視覚形成の第一段階は外環境からの光受容である。 網膜により受容された光刺激は視細胞により電気刺激に変換され、視神経により脳の視覚中枢へ伝わることで視覚が形成される。 視細胞内には視物質と呼ばれる光受容体が存在する。 視物質はタンパク質部分であるオプシンとレチノイドである発色団（11-cis-retinal）が結合したものである。 視物質は視細胞外節と呼ばれる構造内に密に限局しており、これは光刺激を効率よく電気刺激へ変換するためであると考えられている。 オプシンは視細胞内で合成されるが、11-cis-retinalは視細胞に隣接する 網膜色素上皮細胞（Retinal Pigment Epithelium: RPE）から視細胞へ供給される。 11-cis-retinalの合成には網膜色素上皮細胞に特異的に発現する異性化酵素であるRPE65が必須であり、 そのためヒトRPE65遺伝子異常の患者は光受容能の低下から視覚障害を生じる。 RPE65遺伝子異常のマウスでも視覚障害および視細胞変性を生じるが11-cis- retinalの投与により改善がみられることから、 本疾患の原因は11-cis-retinalの枯渇であると考えられている。 しかし、11-cis-retinalの枯渇に伴う視細胞変性のメカニズムに関しては不明な点が多い。 11-cis-retinalはオプシンタンパク質のリガンドであることから、 11-cis-retinalの枯渇はオプシンタンパク質に何らかの影響を与えていることが推測される。 そのため、11-cis-retinal欠損モデル動物として知られているRpe65-/-マウスを用い、 11-cis-retinalの枯渇がオプシンタンパク質に与える影響について検討した。 マウスの場合は桿体細胞と錐体細胞という二種類の視細胞が存在する。 ヒトおよびマウスのRPE65遺伝子異常において、桿体細胞に比べ錐体細胞の障害が顕著であることから、 特に錐体細胞が発現する錐体オプシン（S-opsinおよびM-opsin）に着目して実験をおこなった。

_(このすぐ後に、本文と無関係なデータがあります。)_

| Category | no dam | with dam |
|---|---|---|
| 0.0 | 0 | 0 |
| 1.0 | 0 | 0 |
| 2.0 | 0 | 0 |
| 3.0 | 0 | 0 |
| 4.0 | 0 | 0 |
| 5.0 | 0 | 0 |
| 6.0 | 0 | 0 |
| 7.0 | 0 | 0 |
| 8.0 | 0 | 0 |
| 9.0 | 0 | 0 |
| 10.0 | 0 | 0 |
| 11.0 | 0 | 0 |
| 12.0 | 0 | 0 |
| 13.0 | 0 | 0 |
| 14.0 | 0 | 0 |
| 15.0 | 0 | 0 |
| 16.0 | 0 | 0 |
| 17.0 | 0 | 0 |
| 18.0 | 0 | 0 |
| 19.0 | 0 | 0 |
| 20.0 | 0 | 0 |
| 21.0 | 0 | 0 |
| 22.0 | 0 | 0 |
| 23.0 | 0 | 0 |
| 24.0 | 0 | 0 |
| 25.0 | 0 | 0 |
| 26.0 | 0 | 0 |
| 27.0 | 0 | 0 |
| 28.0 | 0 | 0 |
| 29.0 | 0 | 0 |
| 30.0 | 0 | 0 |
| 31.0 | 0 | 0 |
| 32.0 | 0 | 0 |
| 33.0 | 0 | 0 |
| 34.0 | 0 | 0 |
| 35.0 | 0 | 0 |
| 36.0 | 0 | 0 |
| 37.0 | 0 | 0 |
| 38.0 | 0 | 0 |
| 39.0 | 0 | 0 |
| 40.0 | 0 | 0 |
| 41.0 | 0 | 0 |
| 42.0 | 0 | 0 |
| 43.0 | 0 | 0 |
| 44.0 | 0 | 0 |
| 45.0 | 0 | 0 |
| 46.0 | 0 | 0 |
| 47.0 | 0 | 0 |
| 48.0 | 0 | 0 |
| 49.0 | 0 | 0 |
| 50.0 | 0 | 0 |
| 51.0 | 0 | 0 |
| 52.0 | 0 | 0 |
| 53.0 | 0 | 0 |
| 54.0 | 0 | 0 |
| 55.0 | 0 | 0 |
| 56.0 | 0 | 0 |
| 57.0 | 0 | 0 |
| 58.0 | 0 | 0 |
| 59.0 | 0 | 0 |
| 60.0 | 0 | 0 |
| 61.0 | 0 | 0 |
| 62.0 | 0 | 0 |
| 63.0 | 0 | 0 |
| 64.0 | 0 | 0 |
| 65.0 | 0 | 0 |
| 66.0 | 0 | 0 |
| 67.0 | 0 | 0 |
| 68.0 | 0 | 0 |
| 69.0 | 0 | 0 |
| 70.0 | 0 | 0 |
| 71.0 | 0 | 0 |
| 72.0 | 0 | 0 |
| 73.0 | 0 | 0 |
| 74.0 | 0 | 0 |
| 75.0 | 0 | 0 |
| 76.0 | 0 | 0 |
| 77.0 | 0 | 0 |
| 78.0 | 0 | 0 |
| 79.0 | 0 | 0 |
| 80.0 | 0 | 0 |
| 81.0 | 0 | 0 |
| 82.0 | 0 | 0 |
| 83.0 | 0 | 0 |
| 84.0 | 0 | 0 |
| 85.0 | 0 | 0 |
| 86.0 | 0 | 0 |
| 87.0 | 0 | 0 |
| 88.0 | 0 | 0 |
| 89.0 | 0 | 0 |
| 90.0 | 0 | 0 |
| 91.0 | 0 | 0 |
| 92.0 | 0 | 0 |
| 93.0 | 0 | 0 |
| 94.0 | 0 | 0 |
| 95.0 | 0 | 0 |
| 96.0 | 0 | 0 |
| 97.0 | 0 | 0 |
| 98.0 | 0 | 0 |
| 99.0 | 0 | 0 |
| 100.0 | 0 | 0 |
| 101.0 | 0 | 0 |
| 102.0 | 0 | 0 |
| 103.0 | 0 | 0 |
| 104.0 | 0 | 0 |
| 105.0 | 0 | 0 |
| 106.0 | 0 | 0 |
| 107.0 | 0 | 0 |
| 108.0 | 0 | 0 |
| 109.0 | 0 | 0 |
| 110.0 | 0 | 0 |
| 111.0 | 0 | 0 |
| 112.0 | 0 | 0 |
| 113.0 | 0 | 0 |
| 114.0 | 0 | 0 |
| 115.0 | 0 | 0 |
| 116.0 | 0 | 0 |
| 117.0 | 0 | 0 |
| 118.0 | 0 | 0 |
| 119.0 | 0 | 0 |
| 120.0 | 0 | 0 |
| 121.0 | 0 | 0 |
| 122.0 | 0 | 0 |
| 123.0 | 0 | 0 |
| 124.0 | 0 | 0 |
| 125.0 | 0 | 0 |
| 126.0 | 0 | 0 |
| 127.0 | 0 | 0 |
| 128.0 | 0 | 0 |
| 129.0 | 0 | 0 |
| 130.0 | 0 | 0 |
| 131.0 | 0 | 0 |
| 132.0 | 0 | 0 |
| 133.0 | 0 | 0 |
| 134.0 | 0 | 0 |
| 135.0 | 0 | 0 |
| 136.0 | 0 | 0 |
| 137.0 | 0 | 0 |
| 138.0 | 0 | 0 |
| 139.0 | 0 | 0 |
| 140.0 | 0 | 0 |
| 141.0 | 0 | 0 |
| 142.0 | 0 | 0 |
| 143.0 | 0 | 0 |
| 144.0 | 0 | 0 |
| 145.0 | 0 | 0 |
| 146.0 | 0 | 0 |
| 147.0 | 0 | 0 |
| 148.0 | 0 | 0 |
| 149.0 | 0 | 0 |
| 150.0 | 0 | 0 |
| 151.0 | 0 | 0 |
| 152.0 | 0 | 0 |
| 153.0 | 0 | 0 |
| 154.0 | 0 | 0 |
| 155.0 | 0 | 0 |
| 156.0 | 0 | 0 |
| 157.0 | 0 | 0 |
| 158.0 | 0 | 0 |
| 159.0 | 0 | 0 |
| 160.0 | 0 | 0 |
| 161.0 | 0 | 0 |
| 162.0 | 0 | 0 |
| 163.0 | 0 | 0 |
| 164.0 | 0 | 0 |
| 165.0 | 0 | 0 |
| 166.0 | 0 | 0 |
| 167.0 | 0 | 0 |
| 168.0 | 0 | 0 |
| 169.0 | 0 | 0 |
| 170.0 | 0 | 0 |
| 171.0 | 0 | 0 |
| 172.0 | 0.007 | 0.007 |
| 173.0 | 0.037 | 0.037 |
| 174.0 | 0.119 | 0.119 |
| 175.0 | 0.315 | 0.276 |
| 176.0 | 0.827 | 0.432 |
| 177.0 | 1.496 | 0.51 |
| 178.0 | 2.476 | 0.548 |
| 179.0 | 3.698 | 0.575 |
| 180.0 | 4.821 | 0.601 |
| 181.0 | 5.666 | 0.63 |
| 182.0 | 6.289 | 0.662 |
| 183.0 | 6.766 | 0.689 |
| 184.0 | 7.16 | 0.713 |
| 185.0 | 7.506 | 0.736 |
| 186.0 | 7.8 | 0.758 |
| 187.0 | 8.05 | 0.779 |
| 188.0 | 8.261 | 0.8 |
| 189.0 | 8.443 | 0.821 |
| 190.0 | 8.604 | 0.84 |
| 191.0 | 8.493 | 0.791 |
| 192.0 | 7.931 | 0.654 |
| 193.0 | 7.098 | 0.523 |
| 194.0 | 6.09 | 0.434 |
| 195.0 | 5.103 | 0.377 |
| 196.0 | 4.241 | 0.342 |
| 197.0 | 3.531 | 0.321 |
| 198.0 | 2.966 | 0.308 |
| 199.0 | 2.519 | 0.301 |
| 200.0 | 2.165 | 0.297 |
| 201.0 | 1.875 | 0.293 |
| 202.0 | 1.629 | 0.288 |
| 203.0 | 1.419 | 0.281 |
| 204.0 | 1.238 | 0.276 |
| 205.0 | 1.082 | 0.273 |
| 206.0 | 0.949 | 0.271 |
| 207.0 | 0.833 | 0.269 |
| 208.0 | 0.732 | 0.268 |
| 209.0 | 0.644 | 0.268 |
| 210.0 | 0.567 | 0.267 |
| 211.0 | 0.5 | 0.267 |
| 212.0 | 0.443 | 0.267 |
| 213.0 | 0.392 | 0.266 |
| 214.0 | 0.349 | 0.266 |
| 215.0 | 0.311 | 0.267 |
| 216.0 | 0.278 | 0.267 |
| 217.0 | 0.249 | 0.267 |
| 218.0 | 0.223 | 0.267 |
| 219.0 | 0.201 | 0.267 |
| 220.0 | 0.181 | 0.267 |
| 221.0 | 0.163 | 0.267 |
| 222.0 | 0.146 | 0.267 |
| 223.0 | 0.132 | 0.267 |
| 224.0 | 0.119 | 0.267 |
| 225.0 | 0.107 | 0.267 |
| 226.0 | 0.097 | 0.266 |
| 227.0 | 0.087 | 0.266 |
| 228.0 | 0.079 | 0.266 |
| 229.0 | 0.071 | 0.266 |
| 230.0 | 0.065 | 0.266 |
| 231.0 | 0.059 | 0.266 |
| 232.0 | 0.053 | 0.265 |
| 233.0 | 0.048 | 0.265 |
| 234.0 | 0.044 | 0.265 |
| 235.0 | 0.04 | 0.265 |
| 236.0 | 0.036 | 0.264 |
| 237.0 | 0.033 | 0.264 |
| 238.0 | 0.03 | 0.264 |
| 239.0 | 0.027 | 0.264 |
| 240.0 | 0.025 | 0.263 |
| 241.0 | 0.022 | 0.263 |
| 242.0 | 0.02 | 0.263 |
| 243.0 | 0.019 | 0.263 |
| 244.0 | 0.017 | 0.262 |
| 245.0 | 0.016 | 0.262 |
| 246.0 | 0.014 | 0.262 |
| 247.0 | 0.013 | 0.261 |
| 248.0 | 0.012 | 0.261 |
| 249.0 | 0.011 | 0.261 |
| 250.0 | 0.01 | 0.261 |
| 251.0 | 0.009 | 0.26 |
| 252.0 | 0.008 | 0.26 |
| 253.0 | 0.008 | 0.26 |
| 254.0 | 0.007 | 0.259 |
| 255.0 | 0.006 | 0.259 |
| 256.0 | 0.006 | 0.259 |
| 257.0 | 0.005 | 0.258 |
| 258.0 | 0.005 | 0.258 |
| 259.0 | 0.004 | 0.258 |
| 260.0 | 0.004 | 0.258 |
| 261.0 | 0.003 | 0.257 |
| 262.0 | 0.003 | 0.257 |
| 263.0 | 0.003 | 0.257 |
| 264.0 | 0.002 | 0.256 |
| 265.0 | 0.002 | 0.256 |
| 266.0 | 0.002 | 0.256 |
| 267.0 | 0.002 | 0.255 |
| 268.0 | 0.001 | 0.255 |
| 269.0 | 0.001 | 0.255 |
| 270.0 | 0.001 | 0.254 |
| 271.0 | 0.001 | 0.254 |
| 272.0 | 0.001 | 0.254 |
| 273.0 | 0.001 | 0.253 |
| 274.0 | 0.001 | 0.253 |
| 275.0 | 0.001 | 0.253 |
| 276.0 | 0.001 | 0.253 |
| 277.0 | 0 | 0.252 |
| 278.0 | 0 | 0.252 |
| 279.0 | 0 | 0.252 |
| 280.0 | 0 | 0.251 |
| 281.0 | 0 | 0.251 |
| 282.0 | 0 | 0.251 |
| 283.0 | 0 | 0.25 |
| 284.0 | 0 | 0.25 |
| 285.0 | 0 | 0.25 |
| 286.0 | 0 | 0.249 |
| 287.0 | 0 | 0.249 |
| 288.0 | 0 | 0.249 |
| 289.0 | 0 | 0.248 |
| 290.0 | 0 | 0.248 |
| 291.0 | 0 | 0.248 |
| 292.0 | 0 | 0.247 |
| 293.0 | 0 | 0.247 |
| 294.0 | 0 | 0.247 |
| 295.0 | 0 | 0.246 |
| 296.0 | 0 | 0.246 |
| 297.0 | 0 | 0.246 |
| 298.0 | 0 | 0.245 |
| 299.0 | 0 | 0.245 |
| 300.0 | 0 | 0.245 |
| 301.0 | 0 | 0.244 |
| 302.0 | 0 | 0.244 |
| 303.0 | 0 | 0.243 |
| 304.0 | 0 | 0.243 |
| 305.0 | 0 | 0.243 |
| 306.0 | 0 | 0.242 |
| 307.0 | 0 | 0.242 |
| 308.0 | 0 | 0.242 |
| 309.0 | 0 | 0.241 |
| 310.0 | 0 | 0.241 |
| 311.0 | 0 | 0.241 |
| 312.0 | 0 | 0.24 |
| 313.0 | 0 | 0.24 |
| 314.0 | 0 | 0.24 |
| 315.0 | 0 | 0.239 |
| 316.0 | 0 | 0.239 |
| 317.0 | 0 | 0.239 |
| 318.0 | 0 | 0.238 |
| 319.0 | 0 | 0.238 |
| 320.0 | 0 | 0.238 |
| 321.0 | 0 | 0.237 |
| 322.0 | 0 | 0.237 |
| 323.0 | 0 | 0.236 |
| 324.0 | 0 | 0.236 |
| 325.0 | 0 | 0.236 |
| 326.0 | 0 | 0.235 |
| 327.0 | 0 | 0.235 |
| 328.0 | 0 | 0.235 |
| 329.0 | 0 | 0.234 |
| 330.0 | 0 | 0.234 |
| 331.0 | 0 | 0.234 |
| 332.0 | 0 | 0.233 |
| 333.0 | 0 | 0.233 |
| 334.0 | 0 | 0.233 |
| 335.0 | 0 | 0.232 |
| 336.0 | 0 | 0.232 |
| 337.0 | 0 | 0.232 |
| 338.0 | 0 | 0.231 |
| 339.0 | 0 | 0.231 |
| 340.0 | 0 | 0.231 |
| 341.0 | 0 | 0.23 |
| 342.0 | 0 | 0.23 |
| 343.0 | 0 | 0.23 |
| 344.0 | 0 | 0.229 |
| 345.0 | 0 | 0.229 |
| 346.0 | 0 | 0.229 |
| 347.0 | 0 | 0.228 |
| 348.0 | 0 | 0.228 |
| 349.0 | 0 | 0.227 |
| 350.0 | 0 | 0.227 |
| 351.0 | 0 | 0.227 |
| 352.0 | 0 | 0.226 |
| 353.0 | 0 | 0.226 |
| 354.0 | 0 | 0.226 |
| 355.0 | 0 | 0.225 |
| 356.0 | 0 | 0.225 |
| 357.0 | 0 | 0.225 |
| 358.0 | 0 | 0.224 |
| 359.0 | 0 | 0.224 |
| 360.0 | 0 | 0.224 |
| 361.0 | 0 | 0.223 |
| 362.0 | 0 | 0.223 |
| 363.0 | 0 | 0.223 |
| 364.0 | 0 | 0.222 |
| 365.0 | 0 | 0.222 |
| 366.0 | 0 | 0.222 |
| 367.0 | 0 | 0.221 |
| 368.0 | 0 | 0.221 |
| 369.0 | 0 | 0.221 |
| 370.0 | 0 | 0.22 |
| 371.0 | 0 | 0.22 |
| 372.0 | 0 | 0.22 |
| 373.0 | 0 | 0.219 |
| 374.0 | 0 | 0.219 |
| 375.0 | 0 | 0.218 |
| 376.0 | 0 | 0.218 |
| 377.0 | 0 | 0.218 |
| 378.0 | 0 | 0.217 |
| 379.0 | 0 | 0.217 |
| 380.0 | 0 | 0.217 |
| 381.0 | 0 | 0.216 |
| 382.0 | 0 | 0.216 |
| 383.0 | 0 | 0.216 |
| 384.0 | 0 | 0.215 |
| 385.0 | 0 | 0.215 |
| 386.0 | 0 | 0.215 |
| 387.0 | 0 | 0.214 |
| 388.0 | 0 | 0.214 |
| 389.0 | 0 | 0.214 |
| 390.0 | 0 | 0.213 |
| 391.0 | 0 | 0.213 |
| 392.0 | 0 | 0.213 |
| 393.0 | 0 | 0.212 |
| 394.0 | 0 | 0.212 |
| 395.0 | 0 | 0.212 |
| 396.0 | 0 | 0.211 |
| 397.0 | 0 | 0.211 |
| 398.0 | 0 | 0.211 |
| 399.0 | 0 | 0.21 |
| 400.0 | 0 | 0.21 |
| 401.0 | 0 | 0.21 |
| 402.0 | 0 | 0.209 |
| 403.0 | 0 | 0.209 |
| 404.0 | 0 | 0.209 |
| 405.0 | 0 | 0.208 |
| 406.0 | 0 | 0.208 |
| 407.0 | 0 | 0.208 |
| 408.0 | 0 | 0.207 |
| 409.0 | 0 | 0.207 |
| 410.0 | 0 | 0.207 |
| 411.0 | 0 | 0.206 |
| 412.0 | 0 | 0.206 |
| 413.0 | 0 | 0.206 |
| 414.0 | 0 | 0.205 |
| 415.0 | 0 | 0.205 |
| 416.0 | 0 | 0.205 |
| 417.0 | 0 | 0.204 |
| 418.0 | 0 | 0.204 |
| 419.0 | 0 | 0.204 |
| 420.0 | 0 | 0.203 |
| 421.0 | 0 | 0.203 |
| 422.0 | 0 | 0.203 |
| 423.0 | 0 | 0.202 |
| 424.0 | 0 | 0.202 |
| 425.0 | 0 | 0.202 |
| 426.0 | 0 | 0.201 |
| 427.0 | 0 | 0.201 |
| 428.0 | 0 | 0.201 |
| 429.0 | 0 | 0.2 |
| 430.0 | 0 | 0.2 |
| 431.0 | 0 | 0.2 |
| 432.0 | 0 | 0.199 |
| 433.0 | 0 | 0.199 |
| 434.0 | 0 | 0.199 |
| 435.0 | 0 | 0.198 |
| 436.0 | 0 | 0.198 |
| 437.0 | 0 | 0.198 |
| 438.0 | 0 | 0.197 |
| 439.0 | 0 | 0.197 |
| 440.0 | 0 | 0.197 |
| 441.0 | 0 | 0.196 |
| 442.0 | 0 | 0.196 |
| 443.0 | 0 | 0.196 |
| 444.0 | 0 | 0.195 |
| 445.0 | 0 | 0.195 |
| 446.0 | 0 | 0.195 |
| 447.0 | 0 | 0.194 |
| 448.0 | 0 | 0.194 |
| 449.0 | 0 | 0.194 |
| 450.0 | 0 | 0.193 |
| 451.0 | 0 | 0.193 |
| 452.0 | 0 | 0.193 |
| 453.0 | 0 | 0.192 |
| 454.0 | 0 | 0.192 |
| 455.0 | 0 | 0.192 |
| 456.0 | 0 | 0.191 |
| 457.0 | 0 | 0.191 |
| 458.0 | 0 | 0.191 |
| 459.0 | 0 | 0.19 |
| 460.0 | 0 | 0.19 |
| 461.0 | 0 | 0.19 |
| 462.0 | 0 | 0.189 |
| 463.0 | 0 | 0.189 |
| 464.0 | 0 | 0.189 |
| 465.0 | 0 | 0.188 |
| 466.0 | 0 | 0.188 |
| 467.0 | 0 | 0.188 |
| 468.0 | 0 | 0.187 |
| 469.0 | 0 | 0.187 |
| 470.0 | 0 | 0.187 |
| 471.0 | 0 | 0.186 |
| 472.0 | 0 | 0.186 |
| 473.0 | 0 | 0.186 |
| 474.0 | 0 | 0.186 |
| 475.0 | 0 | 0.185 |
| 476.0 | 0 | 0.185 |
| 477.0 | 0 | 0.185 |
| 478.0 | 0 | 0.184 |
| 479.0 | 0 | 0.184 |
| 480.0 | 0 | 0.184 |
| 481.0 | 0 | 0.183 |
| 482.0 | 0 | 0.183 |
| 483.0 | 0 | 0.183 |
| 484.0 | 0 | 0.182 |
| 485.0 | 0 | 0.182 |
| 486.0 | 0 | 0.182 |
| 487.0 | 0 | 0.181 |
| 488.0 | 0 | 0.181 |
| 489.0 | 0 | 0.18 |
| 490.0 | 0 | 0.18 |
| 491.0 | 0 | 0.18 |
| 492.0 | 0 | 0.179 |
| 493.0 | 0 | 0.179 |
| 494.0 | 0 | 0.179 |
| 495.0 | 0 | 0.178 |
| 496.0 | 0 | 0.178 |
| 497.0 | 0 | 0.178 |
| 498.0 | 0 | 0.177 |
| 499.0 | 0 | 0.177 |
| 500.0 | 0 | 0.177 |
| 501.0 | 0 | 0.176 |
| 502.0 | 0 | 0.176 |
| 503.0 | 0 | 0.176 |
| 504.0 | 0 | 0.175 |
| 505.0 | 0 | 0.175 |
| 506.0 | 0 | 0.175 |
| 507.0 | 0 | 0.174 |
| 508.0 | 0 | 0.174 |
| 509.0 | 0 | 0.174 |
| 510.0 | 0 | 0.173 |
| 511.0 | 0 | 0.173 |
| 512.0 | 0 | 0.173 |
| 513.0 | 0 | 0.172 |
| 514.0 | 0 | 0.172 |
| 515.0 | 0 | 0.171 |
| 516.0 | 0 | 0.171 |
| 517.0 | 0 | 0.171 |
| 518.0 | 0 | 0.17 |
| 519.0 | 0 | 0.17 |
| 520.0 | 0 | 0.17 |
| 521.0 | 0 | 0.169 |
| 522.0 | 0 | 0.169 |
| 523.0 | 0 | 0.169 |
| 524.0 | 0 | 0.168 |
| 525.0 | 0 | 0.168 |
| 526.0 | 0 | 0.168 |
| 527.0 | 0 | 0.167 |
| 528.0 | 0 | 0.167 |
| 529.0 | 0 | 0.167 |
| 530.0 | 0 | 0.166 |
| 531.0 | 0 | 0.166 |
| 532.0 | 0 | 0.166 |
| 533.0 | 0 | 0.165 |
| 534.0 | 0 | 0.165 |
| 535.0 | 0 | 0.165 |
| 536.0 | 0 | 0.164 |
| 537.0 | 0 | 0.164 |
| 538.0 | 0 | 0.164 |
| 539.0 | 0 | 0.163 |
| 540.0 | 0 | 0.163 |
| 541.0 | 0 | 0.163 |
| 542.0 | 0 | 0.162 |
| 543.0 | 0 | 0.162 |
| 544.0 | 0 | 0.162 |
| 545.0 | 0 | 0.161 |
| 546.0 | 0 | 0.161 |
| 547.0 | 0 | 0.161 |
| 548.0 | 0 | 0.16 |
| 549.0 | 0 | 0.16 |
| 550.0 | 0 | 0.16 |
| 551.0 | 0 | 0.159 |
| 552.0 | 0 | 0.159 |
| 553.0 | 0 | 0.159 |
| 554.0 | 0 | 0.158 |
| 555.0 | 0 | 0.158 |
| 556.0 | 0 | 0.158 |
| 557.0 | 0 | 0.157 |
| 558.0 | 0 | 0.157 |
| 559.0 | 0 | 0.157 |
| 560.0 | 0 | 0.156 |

　実験には3, 5および7週齢のRpe65-/-マウスを用いた。 網膜-RPE-脈絡膜をサンプルとし、オプシンのmRNA発現量およびタンパク質発現量を調べた。 また、眼球の凍結切片を作製し、免疫組織化学によりオプシンの局在を調べた。 加えて、オプシンタンパク質の異常と視細胞変性の関連を調べるため、 TUNEL法によるアポトーシス細胞検出および電子顕微鏡による視細胞の微細構造観察をおこなった。

　Rpe65-/-マウスのS-opsinは糖タンパク質成熟時においてN型糖鎖切断が不完全であるために分子量が大きく、 局在も異常でありさらに分解を受けていることが明らかとなった。 Rpe65-/-マウスのM-opsinタンパク質は不安定なためにプロテアソームを介した経路で分解されており、 野生型に比べ極端に発現量が減少していた。 Rpe65-/-マウスにおけるM-opsinタンパク質の減少は、11-cis-retinalのアナログである9-cis-retinalの投与により抑制された。 電子顕微鏡により視細胞の微細構造を観察した結果、 Rpe65-/-マウスの視細胞外節は崩壊しているものの視細胞内節や視細胞核に特筆すべき異常は認められず、 TUNEL法の結果からもアポトーシス細胞はほとんど検出されなかった。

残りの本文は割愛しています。